Copy exactly the lines of the data below, beginning with the line with "sample: Mouse Salivary gland" and ending with the line with "sample: HeLa cells". Pictures are to be omitted.

### RECORDS FOR PROCESSING
════════════════

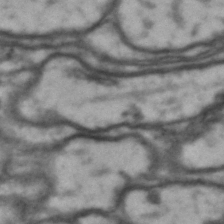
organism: Drosophila
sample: Brain
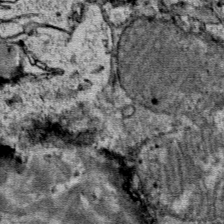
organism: Mouse
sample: Mouse Salivary gland
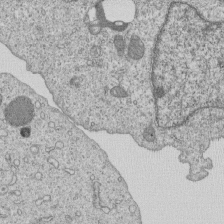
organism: Human
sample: MDA-MB-231 cells
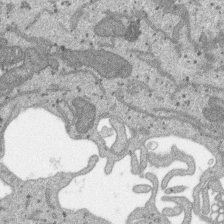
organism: Human
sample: Lung epithelial cells infected with SARS-CoV-2
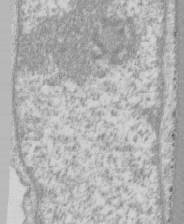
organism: Human
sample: CRL-1474
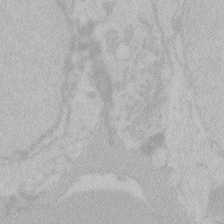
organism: Zebrafish
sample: Macrophage infected with Toxoplasma gondii
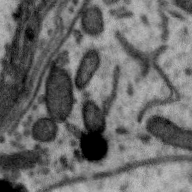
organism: Zebra finch
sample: Brain
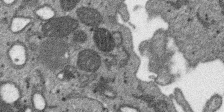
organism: Human
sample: Lung epithelial cells infected with SARS-CoV-2
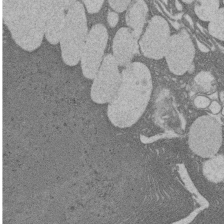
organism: Rat
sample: Salivary granule
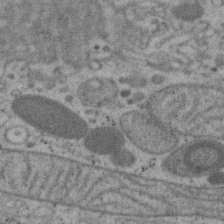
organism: Human
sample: HeLa cells
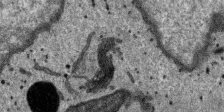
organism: Human
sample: Lung epithelial cells, uninfected (mock) control
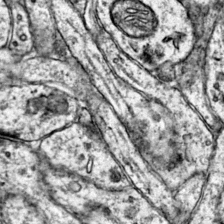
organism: Mouse
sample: Primary visual cortex
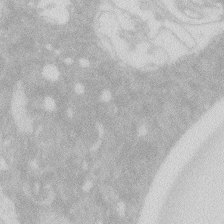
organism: Zebrafish
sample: Macrophage

════════════════

### RESPONSE TO THIS TASK
sample: Mouse Salivary gland
organism: Human
sample: MDA-MB-231 cells
organism: Human
sample: Lung epithelial cells infected with SARS-CoV-2
organism: Human
sample: CRL-1474
organism: Zebrafish
sample: Macrophage infected with Toxoplasma gondii
organism: Zebra finch
sample: Brain
organism: Human
sample: Lung epithelial cells infected with SARS-CoV-2
organism: Rat
sample: Salivary granule
organism: Human
sample: HeLa cells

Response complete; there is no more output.